WHAT TO WORK ON — Where a picture appears, skip it and copy everything else in the listing exactly.

RECORDED DATA —

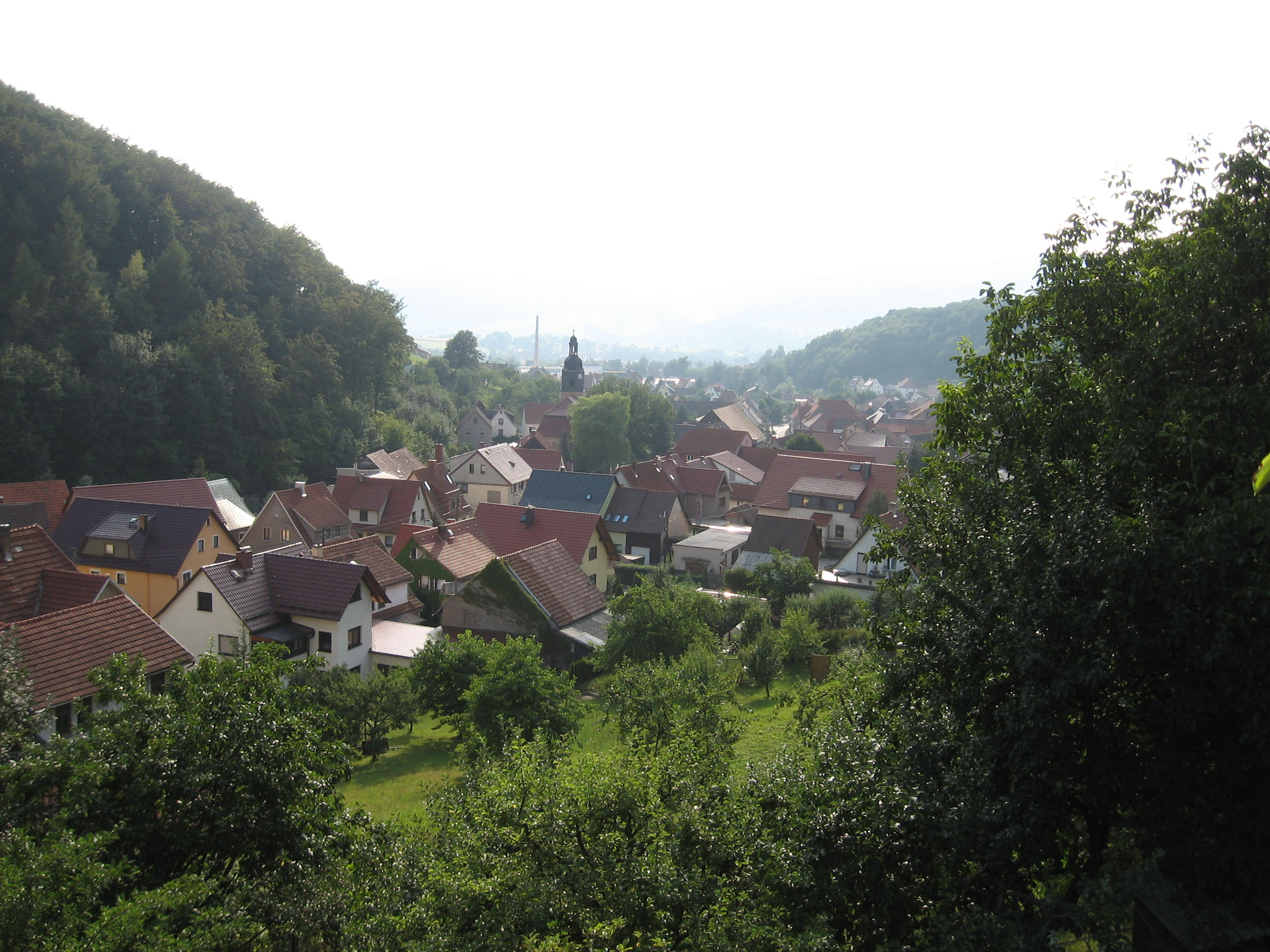 Ortsteil Schnellbach, Floh-Seligenthal, Thüringen, Deutschland
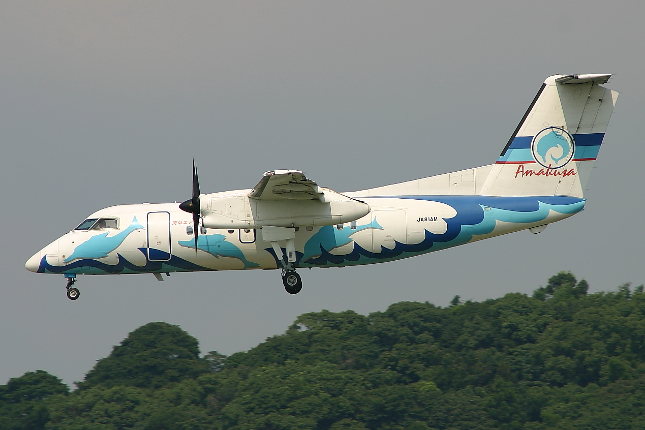 天草エアライン ボンバルディア DHC-8-103Q Dash 8 JA81AM 福岡空港
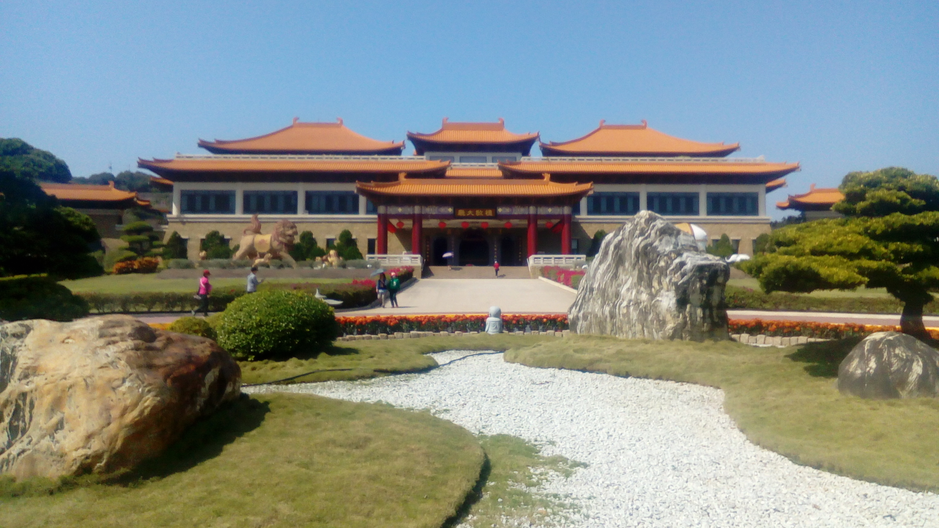 主要作為商品展售區
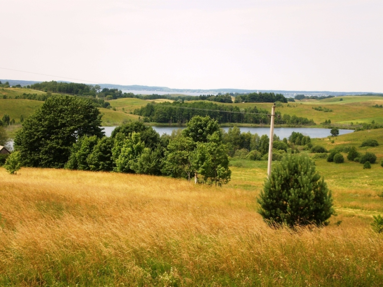 Piliakalnių (Grabausko) ežeras, Vištyčio RP, Vilkaviškio raj.

YOUR RESPONSE —
 Ortsteil Schnellbach, Floh-Seligenthal, Thüringen, Deutschland
 天草エアライン ボンバルディア DHC-8-103Q Dash 8 JA81AM 福岡空港
 主要作為商品展售區
 Piliakalnių (Grabausko) ežeras, Vištyčio RP, Vilkaviškio raj.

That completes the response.